An unnoticed network of channels is cutting across the coastal plain landscape along the Gulf Coast and influencing how water flows, according to research from The University of Texas at Austin that could help predict flooding from major storms in the future.
The coastal plains are relatively flat, which has kept most research on flood risk and water flow focused on large rivers in the region. But the new research led by scientists with UT Austin and the Water Institute of the Gulf revealed that although the surface elevation is steady, the landscape is covered in narrow but deep channels that play an important role in moving water.
“Typically, flood risk has been characterized in Texas and Louisiana based on how close you are to a river,” said the study’s lead author, John Swartz, who started the research as a doctoral student at the UT Jackson School of Geosciences and is now a research scientist at the Water Institute of the Gulf. “But we see through things like Hurricane Harvey that what is happening to the broader landscape when there is a lot of water present is really important.”
The research is published in the journal Nature Geoscience.
Scientists said that understanding the specifics of how the channels move water – especially during floods – in different areas will require more research, and ultimately the findings will need to be incorporated in national and regional flood models.
Channels on their own are not an uncommon sight along the coastal plain. However, researchers were able to show the full extent of the branching networks they form by creating a high-resolution elevation map spanning the Gulf Coast from Texas to Mississippi.
The data for the map came from state and federal agencies – including the Texas General Land Office Natural Resources Information Service, the U.S. Geological Survey and the Federal Emergency Management Agency – which collected the information over the years for local and regional use.
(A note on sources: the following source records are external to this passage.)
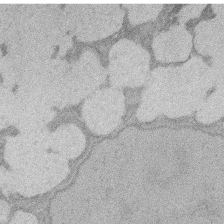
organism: Rat
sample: Salivary granule
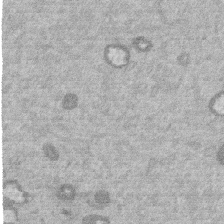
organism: Mouse
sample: Dividing mouse embryo 1 cell stage
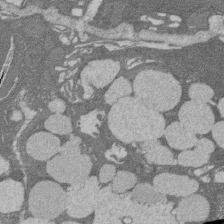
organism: Rat
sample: Salivary granule
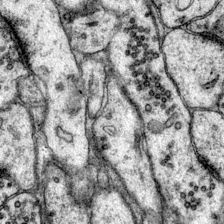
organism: Mouse
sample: Primary visual cortex
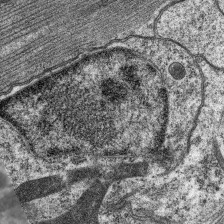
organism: C. elegans
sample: Pharynx
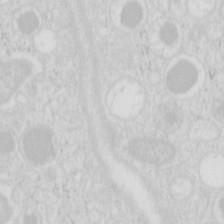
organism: Mouse
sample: Pancreas
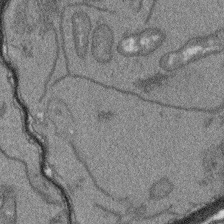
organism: Arabidopsis thaliana
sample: Root tip
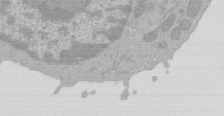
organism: Mouse
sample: Activated Pmel transgenic CD8+ T Cells
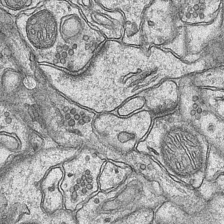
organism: Mouse
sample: CA1 Hippocampus
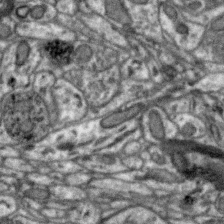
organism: Zebra finch
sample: Brain
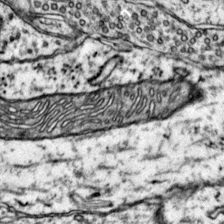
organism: Mouse
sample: Primary visual cortex
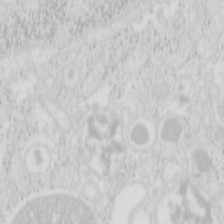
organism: Mouse
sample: Pancreas
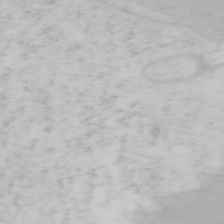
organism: Mouse
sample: OT-I killer T cells with ID8 ovarian cancer cells
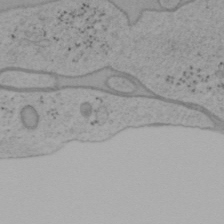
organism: Human
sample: HeLa cells
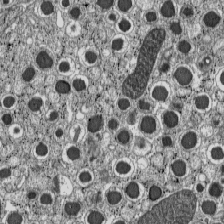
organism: C57BL Mouse
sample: Pancreatic islet
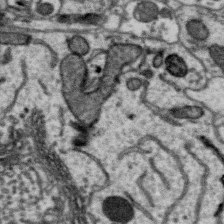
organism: Zebra finch
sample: Brain
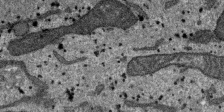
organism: Human
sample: Lung epithelial cells, uninfected (mock) control
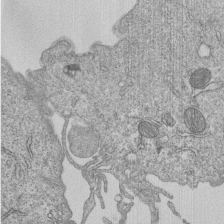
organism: Human
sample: MDA-MB-231 cells
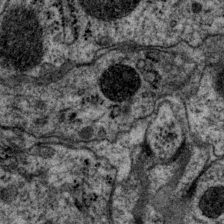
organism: P. pacificus
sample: Pharynx
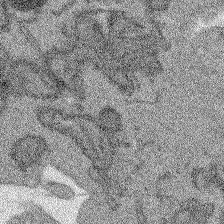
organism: Human
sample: HeLa cells
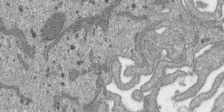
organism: Human
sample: Lung epithelial cells infected with SARS-CoV-2
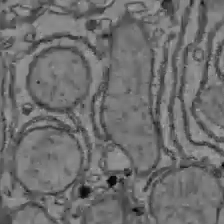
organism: C57BL Mouse
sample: Liver
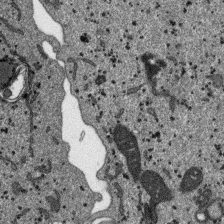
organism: Human
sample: Lung epithelial cells infected with SARS-CoV-2
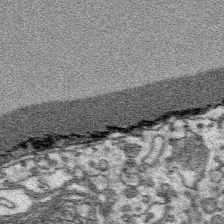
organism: Platynereis dumerilii
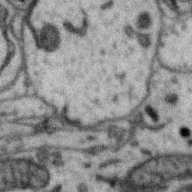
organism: Zebra finch
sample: Brain
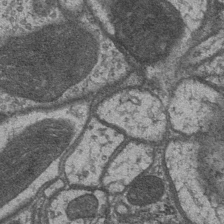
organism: Drosophila
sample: Optic medulla
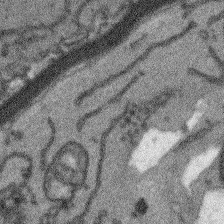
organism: Arabidopsis thaliana
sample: Root tip
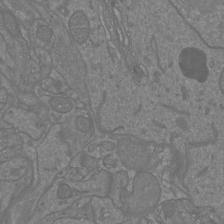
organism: Mouse
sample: Cortical neurons
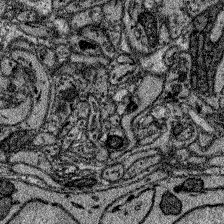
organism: Zebrafish
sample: Larval olfactory bulb
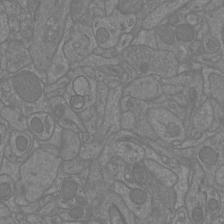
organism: Mouse
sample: Cortical neurons
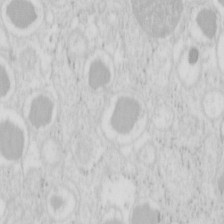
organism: Mouse
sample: Pancreas
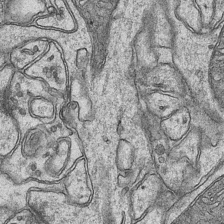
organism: Mouse
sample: CA1 Hippocampus
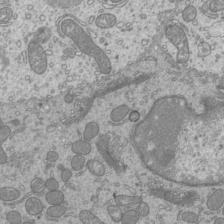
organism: Mouse
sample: Cilia; mouse epididymis
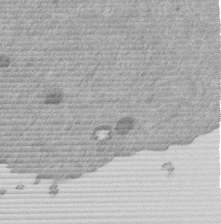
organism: Mouse
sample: Dividing mouse embryo 1 cell stage
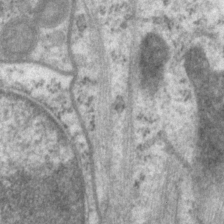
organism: P. pacificus
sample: Pharynx
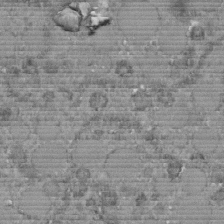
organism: C. elegans
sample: C. elegans embryo early stage
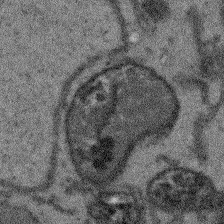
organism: Arabidopsis thaliana
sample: Root tip
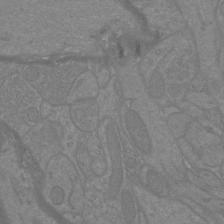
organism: Mouse
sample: Cortical neurons
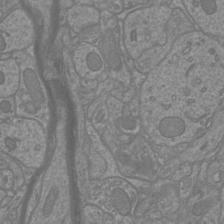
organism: Mouse
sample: Cortical neurons
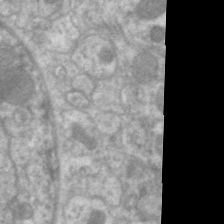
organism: C. elegans
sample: Pharynx
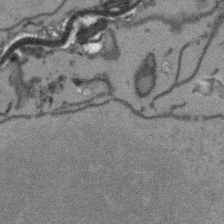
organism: Arabidopsis thaliana
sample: Root tip
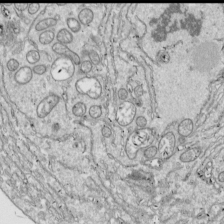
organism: Drosophila
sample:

As it became public, Swartz and his collaborators used the chance to piece it together and get the most comprehensive and detailed look yet at coastal plain topography.
The map captured every 3 meters of the coastal plain and measured elevation changes within a few centimeters. At this scale, a complex array of channel networks emerged.
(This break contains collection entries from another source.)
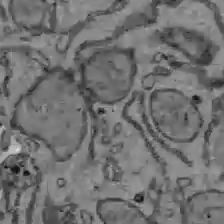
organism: C57BL Mouse
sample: Liver
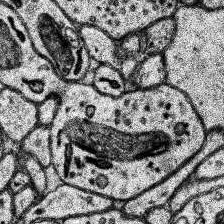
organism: Human
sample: Temporal Lobe
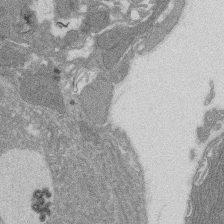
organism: Rat
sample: Salivary granule
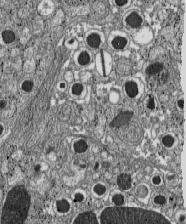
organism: C57BL Mouse
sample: Pancreatic islet
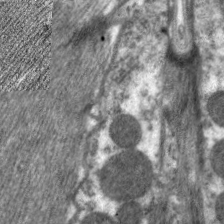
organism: C. elegans
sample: Pharynx
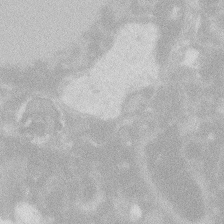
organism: Zebrafish
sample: Macrophage
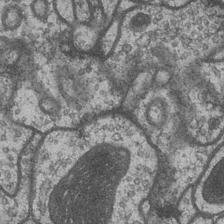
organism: Drosophila
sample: Optic medulla
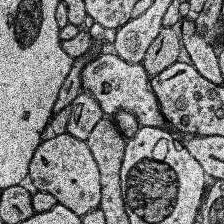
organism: Human
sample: Temporal Lobe
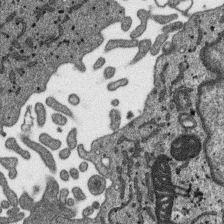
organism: Human
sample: Lung epithelial cells infected with SARS-CoV-2
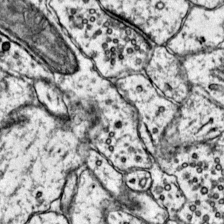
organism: Mouse
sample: Primary visual cortex
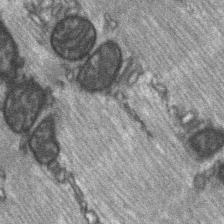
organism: C57BL Mouse
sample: Soleus
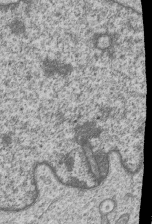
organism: Human
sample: MDA-MB-231 cells
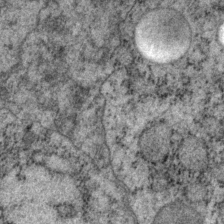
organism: P. pacificus
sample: Pharynx
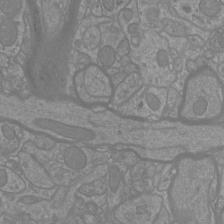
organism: Mouse
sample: Cortical neurons
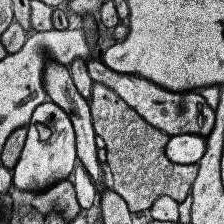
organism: Human
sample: Temporal Lobe
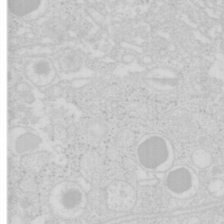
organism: Mouse
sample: Pancreas
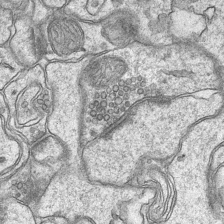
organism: Mouse
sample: CA1 Hippocampus
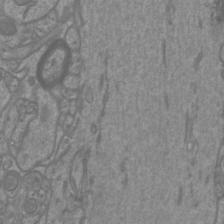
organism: Mouse
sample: Cortical neurons
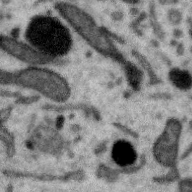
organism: Zebra finch
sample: Brain

The channel networks covered more than 12,000 square miles, or about one-third of the study region, and were separated into more than 40 distinct drainage basins. The depth of these basins can be as large as 22-32 feet, which is comparable to the depths of the larger rivers in the area.
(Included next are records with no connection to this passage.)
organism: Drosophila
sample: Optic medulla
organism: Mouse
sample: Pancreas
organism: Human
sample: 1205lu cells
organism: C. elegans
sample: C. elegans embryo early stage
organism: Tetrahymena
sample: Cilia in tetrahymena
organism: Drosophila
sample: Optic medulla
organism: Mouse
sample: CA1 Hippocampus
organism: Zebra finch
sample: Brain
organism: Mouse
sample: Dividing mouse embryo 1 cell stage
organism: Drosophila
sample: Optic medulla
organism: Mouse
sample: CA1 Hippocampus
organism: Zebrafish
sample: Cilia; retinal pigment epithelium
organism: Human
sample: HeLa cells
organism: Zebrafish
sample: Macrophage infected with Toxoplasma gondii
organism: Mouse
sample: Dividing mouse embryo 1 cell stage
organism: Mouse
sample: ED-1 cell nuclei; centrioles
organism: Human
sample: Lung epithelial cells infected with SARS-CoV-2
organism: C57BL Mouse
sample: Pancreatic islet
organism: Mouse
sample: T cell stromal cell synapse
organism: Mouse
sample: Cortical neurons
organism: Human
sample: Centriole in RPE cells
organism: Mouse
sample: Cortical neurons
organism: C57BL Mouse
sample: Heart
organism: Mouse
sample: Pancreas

“The surface is far from flat,” said co-author David Mohrig, a professor at the Jackson School. “And how the topography is distributed has significant consequences for how extreme precipitation is routed across the landscape.”
The study has already led to important geological insights about how these channel networks form and evolve.
For example, in most geological settings drainage basins are formed by erosion hollowing out a landscape over millions of years. But in the case of the coastal plain networks, the basins are built up at their edges by accumulated sediment, which was deposited on the landscape by the region’s rivers when they followed different paths hundreds to thousands of years ago. As the rivers’ paths change in the future, the sediments they leave behind will likely define the edges to new drainage basins – and a reshaping of the drainage channels and coastal plain landscape.
According to Douglas Edmonds, an associate professor at Indiana University Bloomington who was not part of the study, these findings indicate that the coastal plain is a much more dynamic landscape than many geoscientists thought.
“It’s really thought provoking,” he said. “I think it challenges a lot of our models for how we think water sculpts the land surface and how it organizes into drainage basins.”
Mohrig said that this study exemplifies a growing research stream at the Jackson School called “environmental sedimentology,” which focuses on how the dispersal and buildup of sediments over time affects human communities and larger ecosystems.
The study’s other co-authors include scientists from UT Austin and the California Institute of Technology.